#### Records for the task:
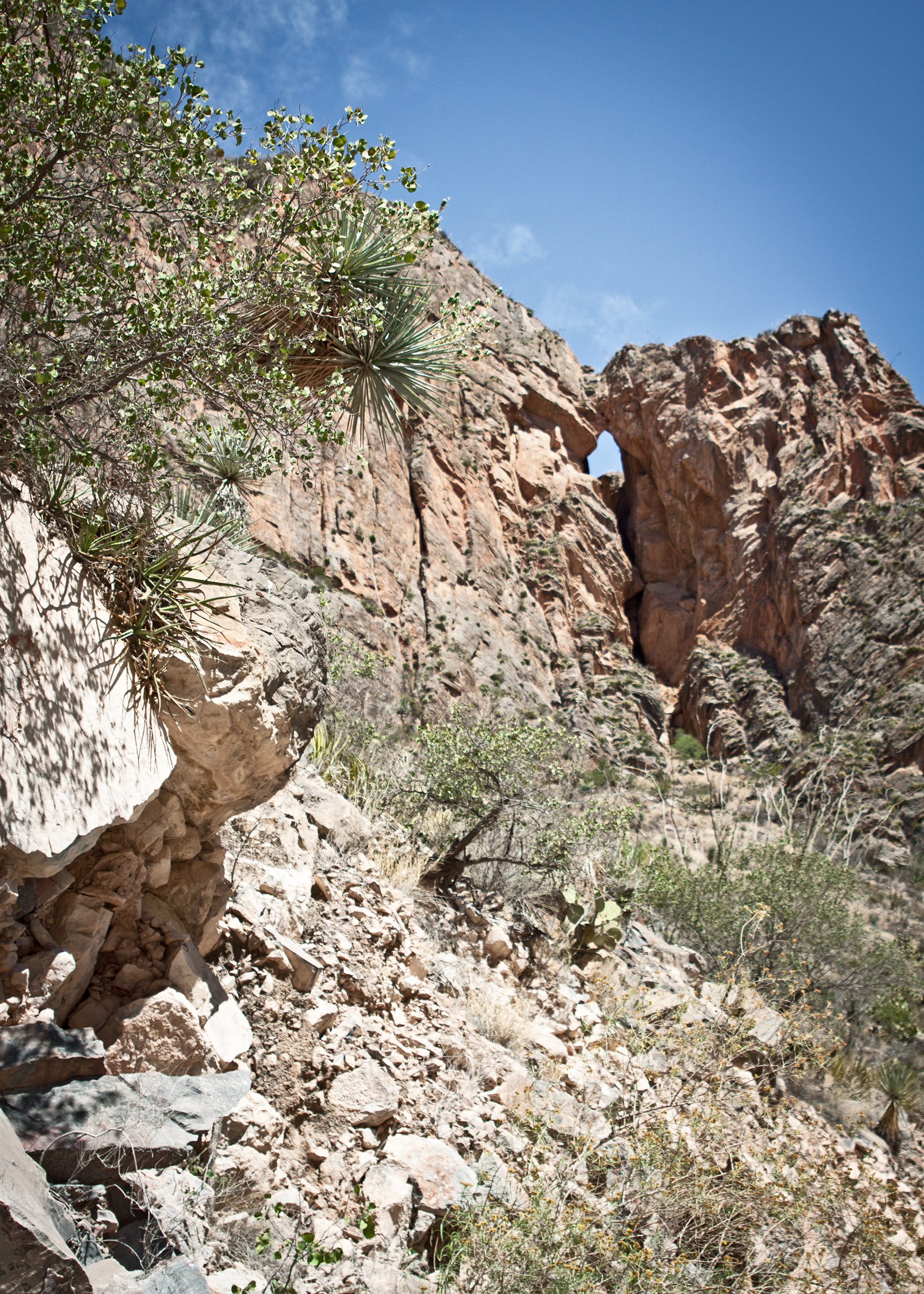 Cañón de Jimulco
---
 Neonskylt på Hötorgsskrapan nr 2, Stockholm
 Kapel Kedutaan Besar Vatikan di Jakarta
---
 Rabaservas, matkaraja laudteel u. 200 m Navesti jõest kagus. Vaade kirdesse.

#### What needs to be done:
In the listing above, find the line with "Neonskylt på Hötorgsskrapan nr 2, Stockholm" and the line with "Kapel Kedutaan Besar Vatikan di Jakarta", then print exactly those two lines and every line between them, and nothing more.

#### Answer to this exercise:
 Neonskylt på Hötorgsskrapan nr 2, Stockholm
 Kapel Kedutaan Besar Vatikan di Jakarta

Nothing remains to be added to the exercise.